In order to understand how replication works in Elasticsearch, you should already understand how sharding works, so be sure to check that out first.
Hardware can fail at any time, and software can be buggy at times. Let’s face it, sometimes things just stop working. The more hardware capacity you add, the higher the risk that some hardware stops working, such as a hard drive breaking. Taking that into consideration, it’s probably a good idea to have some kind of fault tolerance and failover mechanism in place. That’s where replication comes into the picture.
Elasticsearch natively supports replication of your shards, meaning that shards are copied. When a shard is replicated, it is referred to as either a replica shard, or just a replica if you are feeling lazy. The shards that have been replicated are referred to as primary shards. A primary shard and its replicas is referred to as a replication group. Don’t worry too much about this terminology.
The example that you see above, builds on the example from the introduction to the Elasticsearch architecture with an index of one terabyte divided into four shards of each 256 gigabytes. The shards are now primary shards and each have a replica shard.
Replication serves two purposes, with the main one being to provide high availability in case nodes or shards fail. For replication to even be effective if something goes wrong, replica shards are never allocated to the same nodes as the primary shards, which you can also see on the above diagram. This means that even if an entire node fails, you will have at least one replica of any primary shards on that particular node. The other purpose of replication — or perhaps a side benefit — is increased performance for search queries. This is the case because searches can be executed on all replicas in parallel, meaning that replicas are actually part of the cluster’s searching capabilities. Replicas are therefore not exclusively used for availability purposes, although that is often the primary motivation for using replication.

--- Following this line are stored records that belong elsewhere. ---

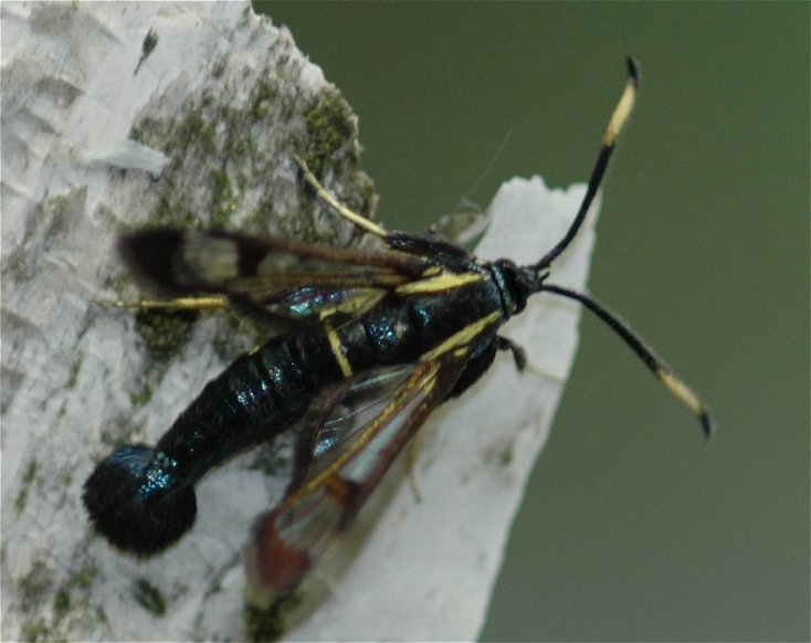 Synanthedon spheciformis Gern. (Erlenglasflügler)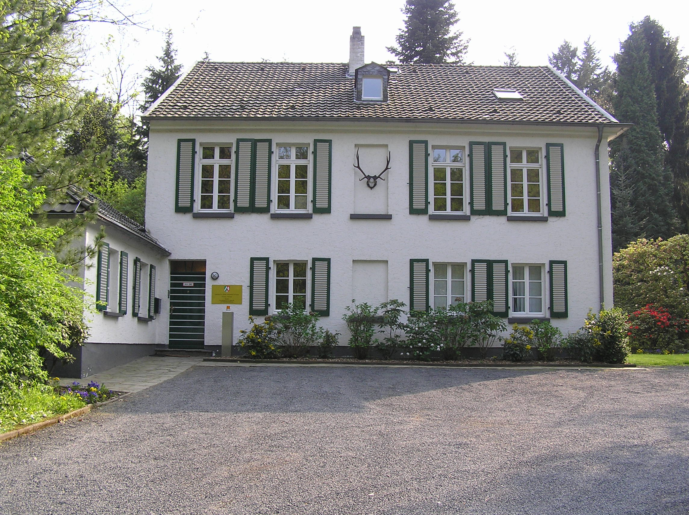 Forschungsstelle für Jagdkunde und Wildschadenverhütung auf dem Ennert, Forsthaus Hardt, Pützchens Chaussee 228, Bonn-Küdinghoven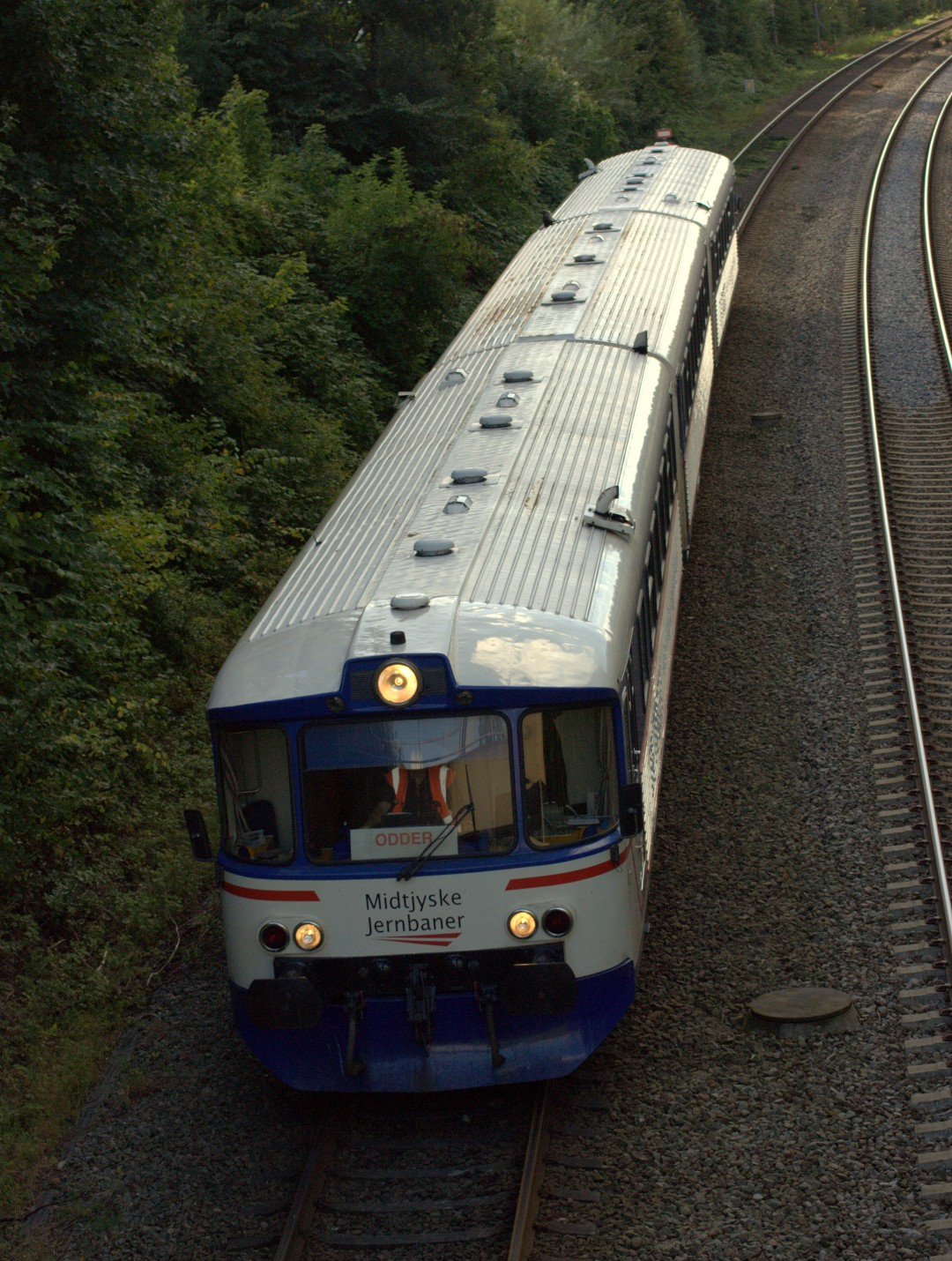 Odderbanen ved Kongsvang i Århus.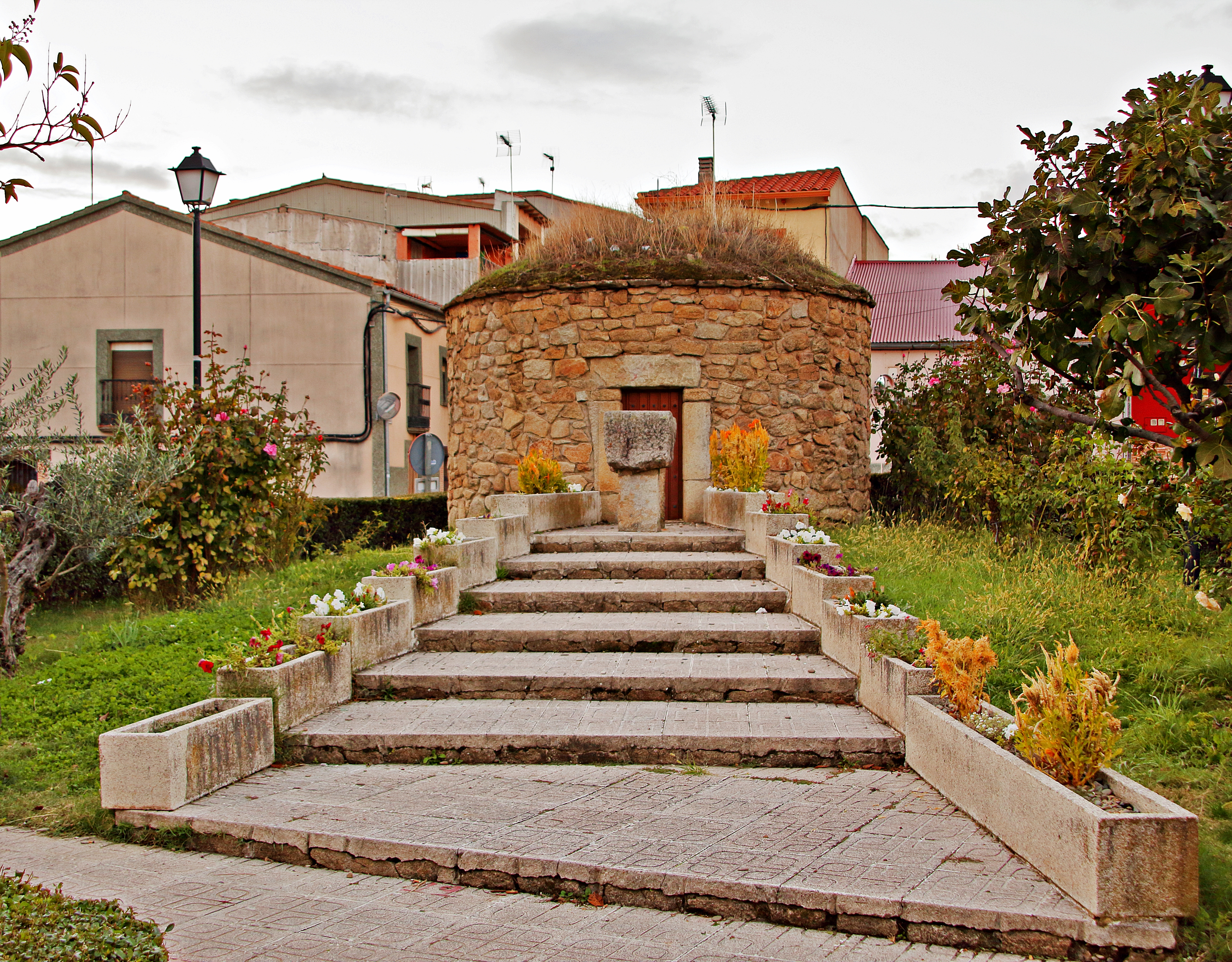 Ahigal, municipio de la comarca de Trasierra-Tierra de Granadilla, provincia de Cáceres

As with shards, the number of replicas is defined when creating an index. The default number of replicas is one, being one for each shard. This means that by default, a cluster consisting of more than one node, will have 5 primary shards and 5 replicas, totalling 10 shards per index. This makes up a complete replica of your data, so either of the nodes can have a disk failure without you losing any data. The reason I said that the cluster should have more than one node, is that replicas are never stored on the same node as the primary shard that it is a replica of, as I mentioned before.
To sum up, a replica shard or replica is a copy of a shard. A shard with a replica is referred to as a primary shard, and a primary shard and its replicas, is referred to as a replication group. The purpose of replication is both to ensure high availability and to improve search query performance, although the main purpose is often to be more fault tolerant. This is accomplished by never storing a replica shard on the same node as its primary shard. Each shard within an index has a single replica by default, given that the cluster contains more than a single node.
Keeping Replica Shards Synchronized
Okay, so now that you know what replication is along with a couple of details about it, how does it actually work? If a shard is replicated five times, for instance, how are the replicas updated whenever data changes or is removed? Clearly the replicas need to be kept in sync, because otherwise we would run into trouble if a document is deleted from one replica and not from another; in that case, queries would be unpredictable, because the result would depend on which particular replica is read from.
So how does Elasticsearch keep everything in sync? Elasticsearch uses a model named primary-backup for its data replication. This means that the primary shard in a replication group acts as the entry point for indexing operations. Translated into normal English, this means that all operations that affect the index — such as adding, updating, or removing documents — are sent to the primary shard. The primary shard is then responsible for validating the operations and ensuring that everything is good. This involves checking if the request is structurally invalid, such as trying to add a number to an object field or something like that. When the operation has been accepted by the primary shard, the operation will be performed locally on the primary shard itself. When the operation completes, the operation will be forwarded to each of the replica shards in the replica group. If the shard has multiple replicas, the operation will be performed in parallel on each of the replicas. When the operation has completed successfully on every replica and responded to the primary shard, the primary shard will respond to the client that the operation has completed successfully. This is all illustrated in the below diagram.
Let’s repeat that one more time while going through a simple example based on the above diagram. We have a cluster with two nodes. We only have a single index consisting of two shards, each with two replicas. We have a client on the left-hand side, which would typically be a server communicating with the cluster. In this case, we want to delete a document from the index. At this point, Elasticsearch needs to find the correct replication group, and thereby also the primary shard. This is done with so-called routing, which is not something that we will get into right now, so you can consider that a black box. Just know that something happens there that finds the appropriate replication group and its primary shard – Shard A in this example. The operation is then routed to the primary shard where it is validated and then executed. Once the operation completes on the primary shard itself, the operation is sent to the replica shards within the replication group. In this case that means that the delete operation is sent to Replica A1 and Replica A2. When the operation successfully completes on both of these replicas, the primary shard — i.e. Shard A — acknowledges that the request was successful to the client.
This example assumes that there is at least one replica for the shards. If there are no replicas, the operation is just executed directly on the shard and that’s all.